Wei Hang, Hou Jialu, Liu Yumeng, Shaytan Alexey K, Liu Bin, Wu Hao
School of Computer Science and Technology, Xidian University, Xi'an, Shaanxi, 710126, China.
School of Computer Science and Technology, Beijing Institute of Technology, Beijing, 100081, China.
BMC Biol. 2025 May 9;23(1):119. doi: 10.1186/s12915-025-02221-y.
Exploring piRNA-disease associations can help discover candidate diagnostic or prognostic biomarkers and therapeutic targets. Several computational methods have been presented for identifying associations between piRNAs and diseases. However, the existing methods encounter challenges such as over-smoothing in feature learning and overlooking specific local proximity relationships, resulting in limited representation of piRNA-disease pairs and insufficient detection of association patterns.
In this study, we propose a novel computational method called iPiDA-LGE for piRNA-disease association identification. iPiDA-LGE comprises two graph convolutional neural network modules based on local and global piRNA-disease graphs, aimed at capturing specific and general features of piRNA-disease pairs. Additionally, it integrates their refined and macroscopic inferences to derive the final prediction result.

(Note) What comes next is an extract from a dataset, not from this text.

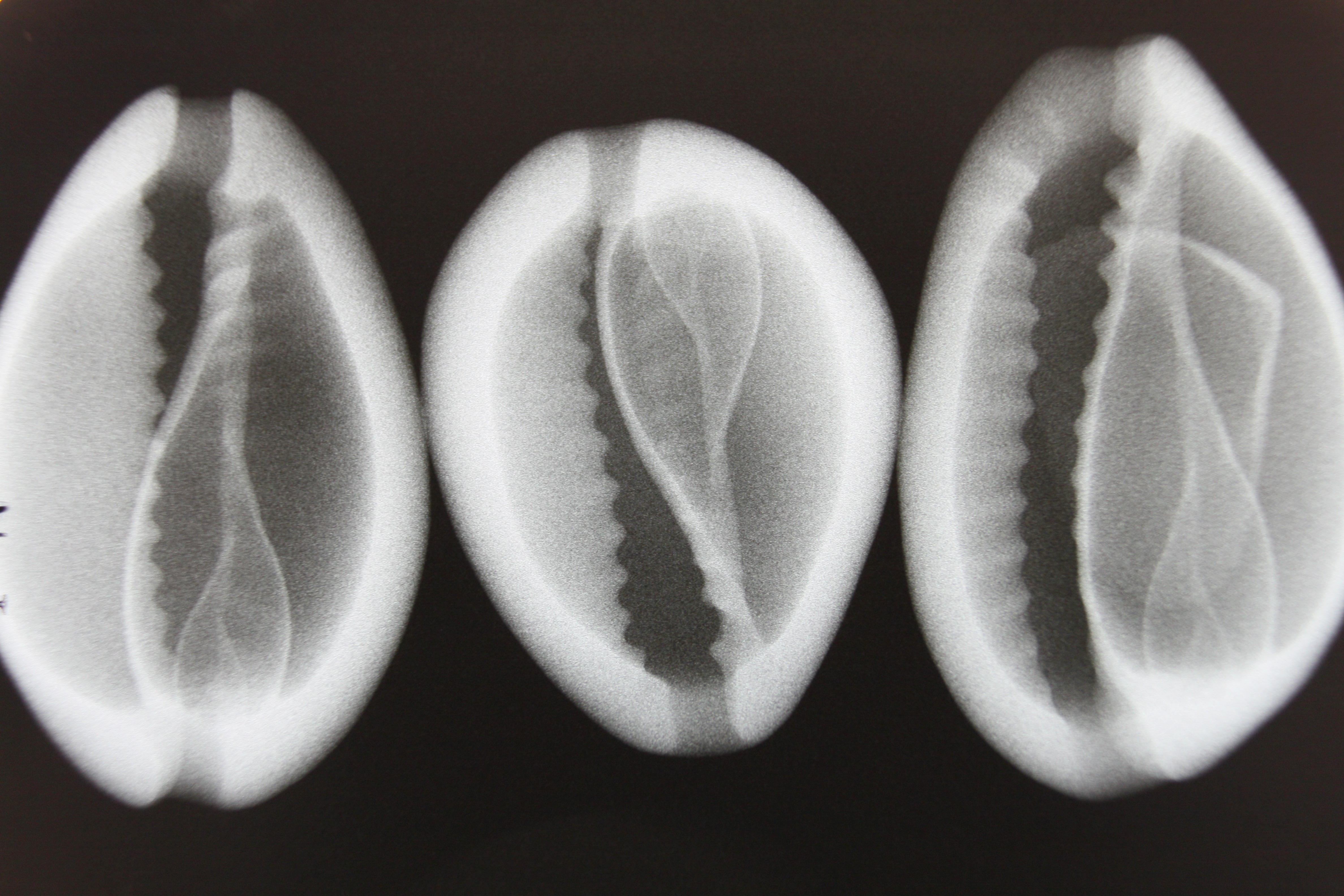 Gehäuse der Monetaria annulus (Ringkauri)), teilweise aufgefräst. Diese wurden neben der Monetaria moneta (Geldkauri) als Kaurigeld verwendet

The experimental results show that iPiDA-LGE effectively leverages the advantages of both local and global graph learning, thereby achieving more discriminative pair representation and superior predictive performance.
探索piRNA与疾病的关联有助于发现候选诊断或预后生物标志物以及治疗靶点。已经提出了几种计算方法来识别piRNA与疾病之间的关联。然而,现有方法面临诸如特征学习中的过度平滑以及忽略特定局部邻近关系等挑战,导致piRNA-疾病对的表示有限,且关联模式的检测不足。
在本研究中,我们提出了一种名为iPiDA-LGE的用于piRNA-疾病关联识别的新型计算方法。iPiDA-LGE由基于局部和全局piRNA-疾病图的两个图卷积神经网络模块组成,旨在捕获piRNA-疾病对的特定和一般特征。此外,它整合了它们的精细和宏观推断以得出最终预测结果。
实验结果表明,iPiDA-LGE有效地利用了局部和全局图学习的优势,从而实现了更具判别力的配对表示和卓越的预测性能。